Donnie Wahlberg says the New Kids On The Block don’t mind tire-kicking the idea of becoming Las Vegas headliners. They’re even “taking a peek under the hood” with a four-night run at Planet Hollywood Resort.

But a drive-through Elvis wedding? Forget about it.

“Jenny and I can’t say anything, even in jest, without it becoming a headline,” Wahlberg says of his fiancee, actress-comedian Jenny McCarthy.

A previous joke about getting married at an Applebee’s got the restaurant chain all excited on Twitter. “We’ll probably be a little more traditional,” Wahlberg says, before allowing, “Who doesn’t want to get married in Vegas once in their life? But it’s not gonna happen for us.”

A good compromise, he decides, could be some sort of “BH-elor party” with the fans known as “Blockheads” who are making an informal convention of the four-night stand at Planet Hollywood. The four shows that launch Thursday are billed as the quintet’s only North American dates this year.

Last year almost to the week, New Kids headlined an arena tour stop at Mandalay Bay.

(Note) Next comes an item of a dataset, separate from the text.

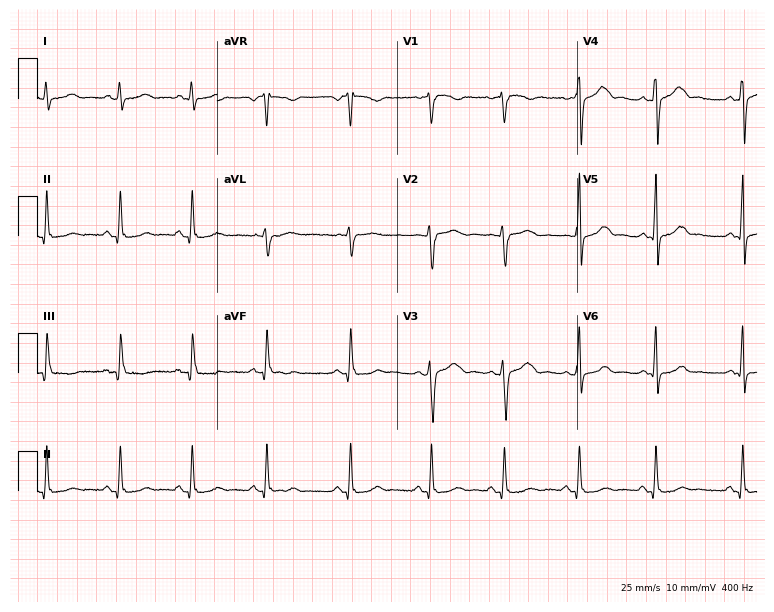
Resting 12-lead electrocardiogram (7.3-second recording at 400 Hz). Patient: a female, 30 years old. None of these six findings is recorded: first-degree AV block, right bundle branch block, left bundle branch block, sinus bradycardia, atrial fibrillation, sinus tachycardia. Other findings, if any, are not listed.

Their opening act was Boyz II Men, now ensconced as headliners at The Mirage. Coincidence?

More or less, Wahlberg says. This Block of shows wasn’t set up as a specific test to see if the group could share The Axis theater with Britney Spears in the way Celine Dion, Rod Stewart and others alternate in the Colosseum at Caesars Palace. But “the venue, the timing and everything else fit” dovetailed in with the group’s summer plan to tour Europe.

Since they’re in this deep, “Obviously now it’s like, ‘Hey, if this little dance works out, we’ll think about revisiting it.’

“Vegas has always been something that we’ve had our sights set on, almost an inevitability,” Wahlberg says of the vocal group which started the “boy band” phenomenon in the 1980s with Wahlberg singing and dancing alongside Jordan and Johnathan Knight, Joey McIntyre and Danny Wood.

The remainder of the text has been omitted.